At any moment, someone’s aggravating behavior or our own bad luck can set us off on an emotional spiral that threatens to derail our entire day. Here’s how we can face our triggers with less reactivity so that we can get on with our lives.

Of all possible family relationships, those with siblings have the potential to be not only the longest but the strongest. You are united with your brother or sister in a union that can persist for decades, far longer than any with a friend or romantic partner. If you have a sibling, think for a moment about the early experiences that shaped who each of you are today. If you don’t have a sibling, ponder the relationship that you have or had with close cousins or family friends.

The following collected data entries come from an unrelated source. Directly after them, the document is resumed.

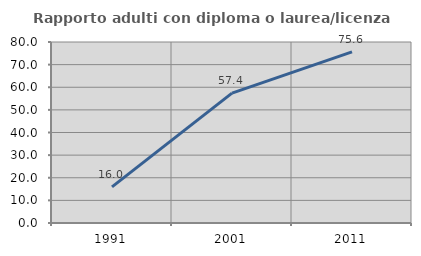
| Category | Rapporto adulti con diploma o laurea/licenza media  |
|---|---|
| 1991.0 | 15.962 |
| 2001.0 | 57.414 |
| 2011.0 | 75.641 |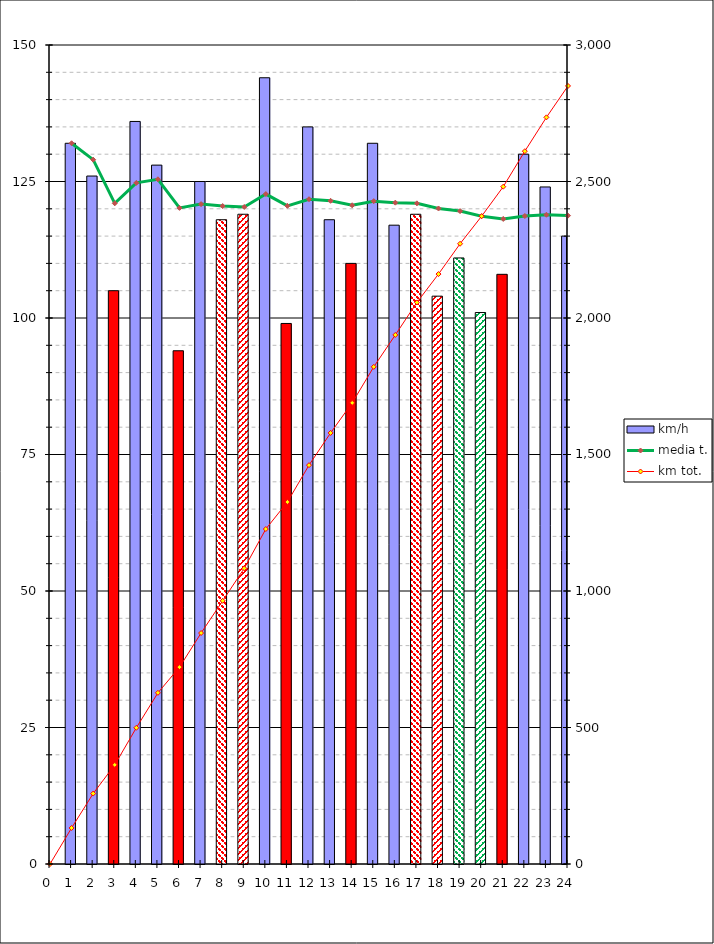
| Category | km/h |
|---|---|
| 0.0 | 0 |
| 1.0 | 132 |
| 2.0 | 126 |
| 3.0 | 105 |
| 4.0 | 136 |
| 5.0 | 128 |
| 6.0 | 94 |
| 7.0 | 125 |
| 8.0 | 118 |
| 9.0 | 119 |
| 10.0 | 144 |
| 11.0 | 99 |
| 12.0 | 135 |
| 13.0 | 118 |
| 14.0 | 110 |
| 15.0 | 132 |
| 16.0 | 117 |
| 17.0 | 119 |
| 18.0 | 104 |
| 19.0 | 111 |
| 20.0 | 101 |
| 21.0 | 108 |
| 22.0 | 130 |
| 23.0 | 124 |
| 24.0 | 115 |

Because siblings first “meet” when they are young, their developmental trajectories become interlaced with other key early milestones. Siblings are together throughout all the major life events of childhood and adolescence, from losing a first tooth to having a first romantic partner. They also can form an alliance to protect each other from a variety of other key figures including parents, teachers, or the other neighborhood children.

Despite the obvious importance that siblings have and can have for each other, research in this area is virtually nonexistent. Fortunately, a new study taking a longitudinal (long-term) approach provides valuable new insights into this fascinating area of family dynamics.

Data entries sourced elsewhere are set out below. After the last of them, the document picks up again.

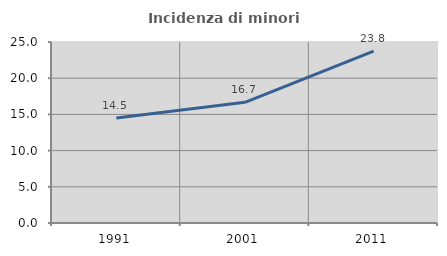
| Category | Incidenza di minori stranieri |
|---|---|
| 1991.0 | 14.493 |
| 2001.0 | 16.667 |
| 2011.0 | 23.75 |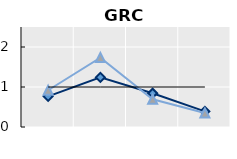
| Category | Foreign-born | Native-born | Series 1 |
|---|---|---|---|
| 15-24 | 0.767 | 0.919 | 1 |
| 25-54 | 1.24 | 1.735 | 1 |
| 55-64 | 0.845 | 0.692 | 1 |
| 65+ | 0.391 | 0.349 | 1 |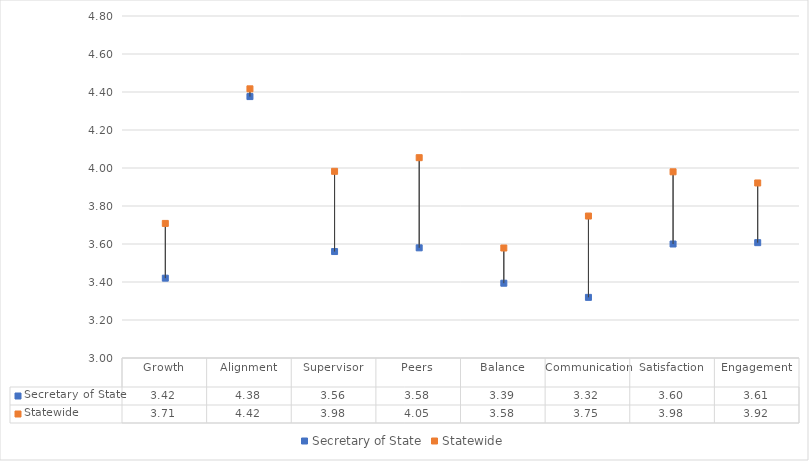
| Category | Secretary of State | Statewide |
|---|---|---|
| Growth | 3.42 | 3.708 |
| Alignment | 4.376 | 4.417 |
| Supervisor | 3.56 | 3.983 |
| Peers | 3.58 | 4.054 |
| Balance | 3.394 | 3.579 |
| Communication | 3.319 | 3.747 |
| Satisfaction | 3.6 | 3.98 |
| Engagement | 3.607 | 3.921 |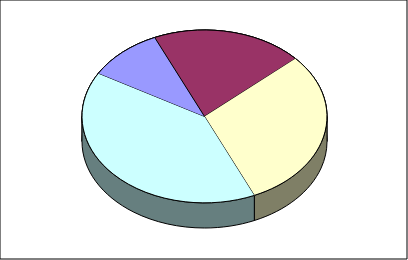
| Category | Series 1 | Series 2 | Series 3 |
|---|---|---|---|
| Point 1 | 2 | 4 | 2 |
| Point 2 | 4 | 3 | 1 |
| Point 3 | 6 | 2 | -1 |
| Point 4 | 8 | 1 | -2 |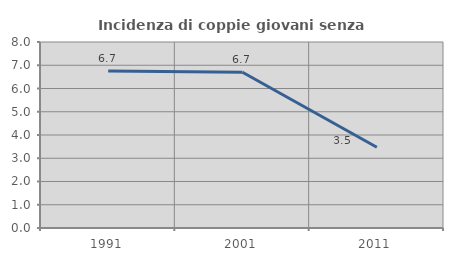
| Category | Incidenza di coppie giovani senza figli |
|---|---|
| 1991.0 | 6.75 |
| 2001.0 | 6.702 |
| 2011.0 | 3.474 |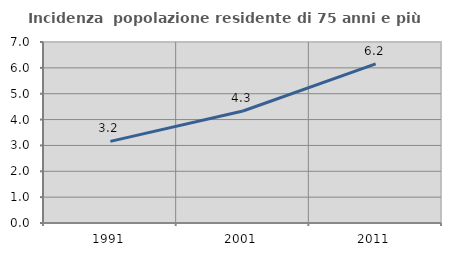
| Category | Incidenza  popolazione residente di 75 anni e più |
|---|---|
| 1991.0 | 3.157 |
| 2001.0 | 4.333 |
| 2011.0 | 6.152 |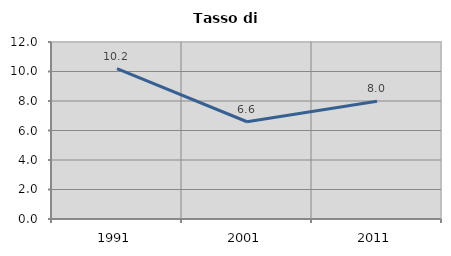
| Category | Tasso di disoccupazione   |
|---|---|
| 1991.0 | 10.195 |
| 2001.0 | 6.593 |
| 2011.0 | 7.982 |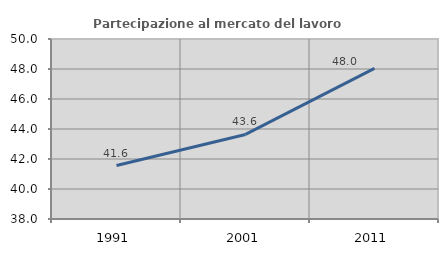
| Category | Partecipazione al mercato del lavoro  femminile |
|---|---|
| 1991.0 | 41.564 |
| 2001.0 | 43.638 |
| 2011.0 | 48.041 |

According to Pennsylvania State University’s Susan McHale and colleagues (2024), even with some growing interest in this field, there are few that follow sibling patterns into adulthood. The Penn State researchers took advantage of an existing study of 201 families begun in 1995-96 which continued for 18 years across nine times of testing. At the study’s outset, the average age of the firstborns was 12 years, about 18 months older than the secondborns. The sibling pairs were divided almost equally by pairing of the sex of the child. By the end of the study, there were 61 families left, and the firstborns averaged 28.7 years, and the secondborns 26. At each test point, their parents participated as well.

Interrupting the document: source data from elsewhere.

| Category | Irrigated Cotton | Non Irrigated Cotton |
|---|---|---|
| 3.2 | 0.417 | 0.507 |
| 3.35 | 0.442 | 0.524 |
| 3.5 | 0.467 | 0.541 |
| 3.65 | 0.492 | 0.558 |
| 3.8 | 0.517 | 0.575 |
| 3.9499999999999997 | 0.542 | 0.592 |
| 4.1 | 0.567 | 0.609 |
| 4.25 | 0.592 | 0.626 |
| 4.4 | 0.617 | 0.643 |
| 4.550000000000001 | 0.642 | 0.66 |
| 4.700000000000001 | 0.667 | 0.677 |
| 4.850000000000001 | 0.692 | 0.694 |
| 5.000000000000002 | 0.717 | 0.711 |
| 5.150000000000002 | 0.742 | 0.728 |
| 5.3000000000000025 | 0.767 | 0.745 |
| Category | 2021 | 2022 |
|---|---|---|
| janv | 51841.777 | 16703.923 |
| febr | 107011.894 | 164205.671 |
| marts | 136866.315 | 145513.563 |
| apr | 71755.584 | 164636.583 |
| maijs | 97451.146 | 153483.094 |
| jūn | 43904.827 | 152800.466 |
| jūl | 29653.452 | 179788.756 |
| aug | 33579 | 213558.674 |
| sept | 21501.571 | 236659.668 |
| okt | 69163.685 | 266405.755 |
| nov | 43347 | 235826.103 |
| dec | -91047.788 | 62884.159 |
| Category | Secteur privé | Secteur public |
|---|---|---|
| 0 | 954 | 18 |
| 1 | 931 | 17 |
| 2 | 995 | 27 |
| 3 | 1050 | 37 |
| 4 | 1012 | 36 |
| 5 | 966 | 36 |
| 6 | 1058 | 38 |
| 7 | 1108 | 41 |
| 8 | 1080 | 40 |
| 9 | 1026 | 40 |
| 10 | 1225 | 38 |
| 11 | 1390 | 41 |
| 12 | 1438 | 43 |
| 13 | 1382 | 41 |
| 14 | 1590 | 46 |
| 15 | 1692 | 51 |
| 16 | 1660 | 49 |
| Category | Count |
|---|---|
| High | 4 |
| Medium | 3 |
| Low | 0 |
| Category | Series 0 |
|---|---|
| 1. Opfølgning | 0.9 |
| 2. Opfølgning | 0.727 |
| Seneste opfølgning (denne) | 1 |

If you’ve been a sibling yourself, you can probably guess what the key variables of interest were, namely intimacy and conflict. In general, prior research supports the commonsense idea that conflict tends to decrease and intimacy to increase as siblings move beyond their direct involvement with each other in the nuclear family and out into the world. The research question guiding the study was whether these patterns could be predicted by sibling sex pairings and family position. The authors also chose to include measures of expressivity to find out how this factor, typically stronger in women, might influence the unfolding of relationship patterns over time.

McHale and her coauthor team tackled these complex issues by using statistical methods that allowed them to chart changes within family constellations on the variables of conflict and intimacy. They also were able to stack the data so that they could construct an “accelerated longitudinal design,” meaning that instead of only having nine years at their disposal, they could statistically construct a nearly 25-year time span (from ages 7 to 31).

If you would like to see how you would score on their main sibling variables, try rating your relationship with your own sibling or another close family member if you’re an only child. An example of an intimacy question was “How much do you share your inner feelings or secrets with (sibling)?” For conflict, ask yourself, “How often do you feel mad or angry at your sister/brother?” Each of these would be rated on a scale of 1 (not at all) to 5 (very much). Participants also rated the warmth and conflict with their children with statements such as “I understand my child’s problems and worries” (warmth) and, for conflict, in areas including appearance, social life, health, money, behavior/personality, and sibling relationships. Finally, items measuring expressivity asked participants to rate such qualities as sensitivity and kindness.

Given the many possible combinations of sibling dyads along with parental measures, the analyses required a considerable degree of honing. Eventually, using sophisticated longitudinal analytical methods, the authors were able to chart not only patterns of change, but the family structural variables that influenced those patterns.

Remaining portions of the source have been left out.